By default (concatenate=True), the output for each sample is a single bitstring "s_b s_a":

  • The beta string s_b appears on the left.

  • The alpha string s_a appears on the right.

If you set concatenate=False, sample_state_vector returns two lists:

  • strings_a: one alpha bitstring for each shot,

  • strings_b: one beta bitstring for each shot.

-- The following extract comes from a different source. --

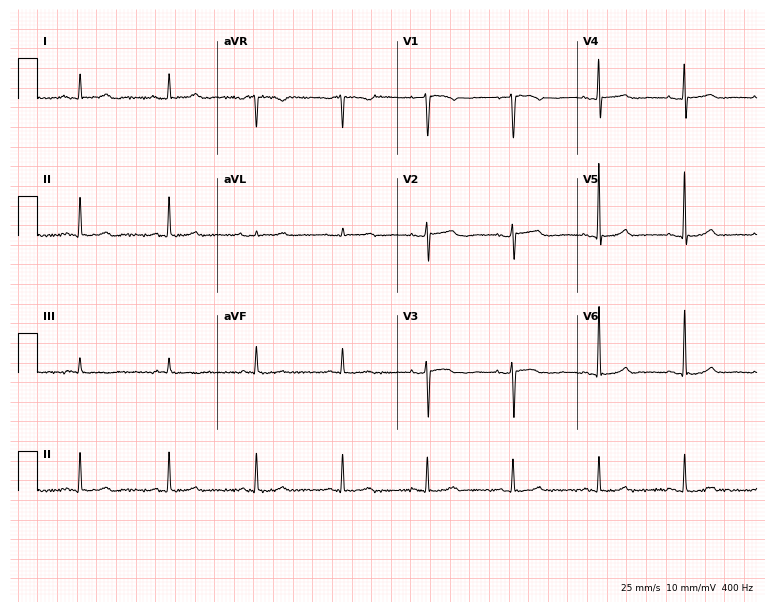
12-lead ECG from a female, 81 years old (7.3-second recording at 400 Hz). No first-degree AV block, right bundle branch block (RBBB), left bundle branch block (LBBB), sinus bradycardia, atrial fibrillation (AF) or sinus tachycardia recorded for this tracing.

This is often convenient when post-processing alpha and beta sectors separately.

Spinless example: sampling all orbitals

We now look at a spinless system where we only track one kind of fermion. Again norb is the number of spatial orbitals. But, nelec is not a tuple, it is a single integer and the Hilbert space lives in the fixed-particle-number subspace. After having norb and nelec, we will generate a random normalized state vector in that subspace. Then, we call ffsim.sample_state_vector to draw bitstrings.

[2]:
# Spinless example: 4 orbitals, 2 fermions
norb = 4
nelec = 2  # spinless: just one integer

# Dimension of the fixed-particle-number space
dim = ffsim.dim(norb, nelec)
print(f"Dimension (spinless, norb={norb}, nelec={nelec}): {dim}")

# Random normalized state vector
vec = ffsim.random.random_state_vector(dim, seed=123)

# Sample 8 bitstrings from this state
samples = ffsim.sample_state_vector(
    vec,
    norb=norb,
    nelec=nelec,
    shots=8,
)
print("Samples (strings):", samples)
Dimension (spinless, norb=4, nelec=2): 6
Samples (strings): ['1100', '0110', '0110', '0110', '0011', '1010', '0101', '1100']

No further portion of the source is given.